In: Chemistry
Why is sodium chloride not generally used for the fractional precipitation of proteins?
sodium chloride not generally used for the fractional precipitation of proteins. since it does not preserves protein activity and not promotes precipitation at lower concentrations than other salts. (sodium Phosphate should be better than sodium sulfate on theoretical grounds, but is ruled out because trivalent phosphate occurs only at extremely low pH. Sodium sulfate and many potassium salts are not sufficiently soluble; many multivalent cations are toxic; also potassium phosphate at even fairly low molar concentration is too dense to allow precipitate to settle - economy of the pure salt also plays a role).sodium chloride is not sufficiently soluble.
Salting out can be a powerful tool to separate classes of proteins that vary in size, charge, and surface area among other characteristics. One method of controlling the precipitation is the utilize the different effects of various salts and their respective concentrations. A salt's ability to induce selective precipitation is dependent on many interactions with the water and solutes. Research by Franz Hofmeister in the early 20th century organized various anions and cations by their ability to salt out.
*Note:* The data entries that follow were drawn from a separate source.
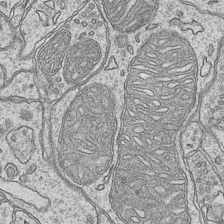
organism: Mouse
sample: CA1 Hippocampus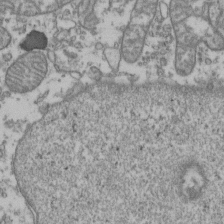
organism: Human
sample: Activated Jurkat CD4+ T cells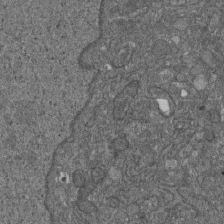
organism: Drosophila
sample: Nephrocyte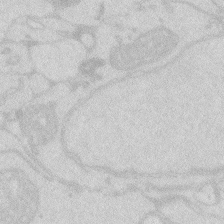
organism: Zebrafish
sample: Macrophage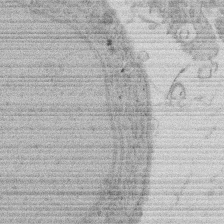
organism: Rat
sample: Salivary granule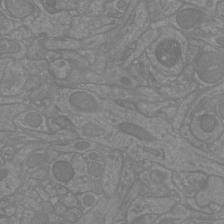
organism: Mouse
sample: Cortical neurons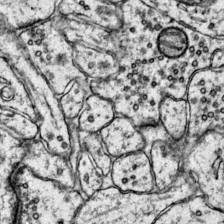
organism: Mouse
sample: Primary visual cortex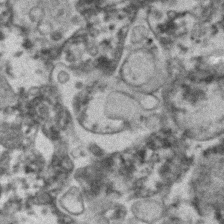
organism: Human
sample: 1205lu cells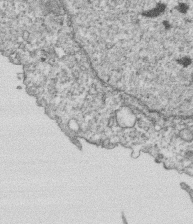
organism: Human
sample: HeLa cell HIV synapse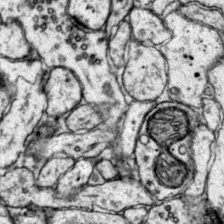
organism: Mouse
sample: Primary visual cortex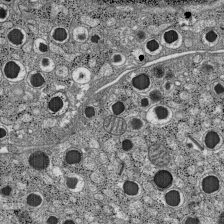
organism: C57BL Mouse
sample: Pancreatic islet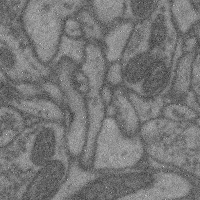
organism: Mouse
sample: Cerebral cortex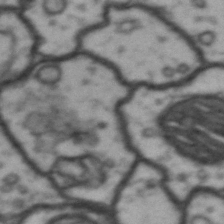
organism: Drosophila
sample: Brain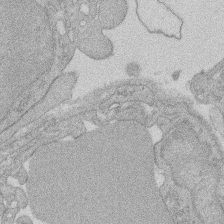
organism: Rat
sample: Salivary granule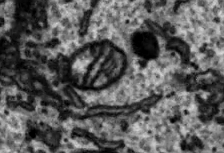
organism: Human
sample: HeLa cells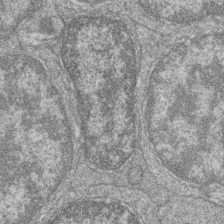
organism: Zebrafish
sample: Cilia; retinal pigment epithelium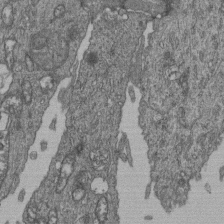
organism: Human
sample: Retinal organoid Rod and Cone cells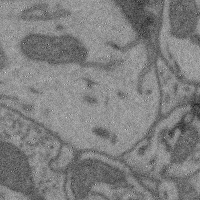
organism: Mouse
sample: Cerebral cortex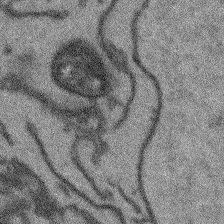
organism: Arabidopsis thaliana
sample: Root tip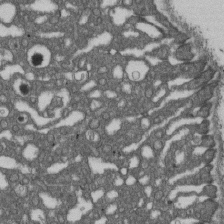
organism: Drosophila
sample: Nephrocyte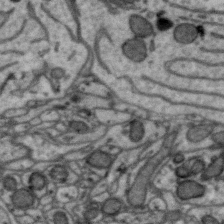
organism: Zebra finch
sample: Brain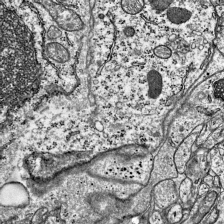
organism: Mouse
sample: Visual Cortex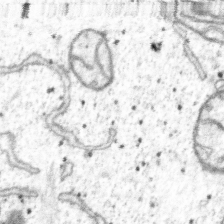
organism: Human
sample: HeLa cells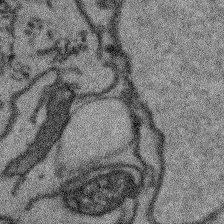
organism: Arabidopsis thaliana
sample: Root tip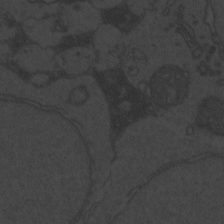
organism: Zebrafish
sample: Macrophage infected with Toxoplasma gondii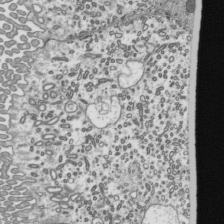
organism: Mouse
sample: Mouse epididymis efferent ductule cilia

The ordering of cations and anions is called the Hoffmeister Series (1). The cations are arranged as follows
NH4+> K+> Na+ >Li+ >Mg2+ >Ca2+
where ammonium has the highest ability to precipitate other proteinacious solutes. Likewise, the order for anions is
F- ≥ SO42-> H2PO4-> H3CCOO-> Cl-> NO3-> Br-> ClO3-> I->ClO
Between cations and anions in solution the concentration of the anion typically has the greatest effect on protein precipitation.
One of the most commonly used salts is ammonium sulfate, which is typically used because the ions produced in an aqueous solution are very high on the Hofmeister series, and their interaction with the protein itself is relatively low. Other ions such as iodide are very good at precipitating proteins, but are not used due to their propensity to denature or modify the protein.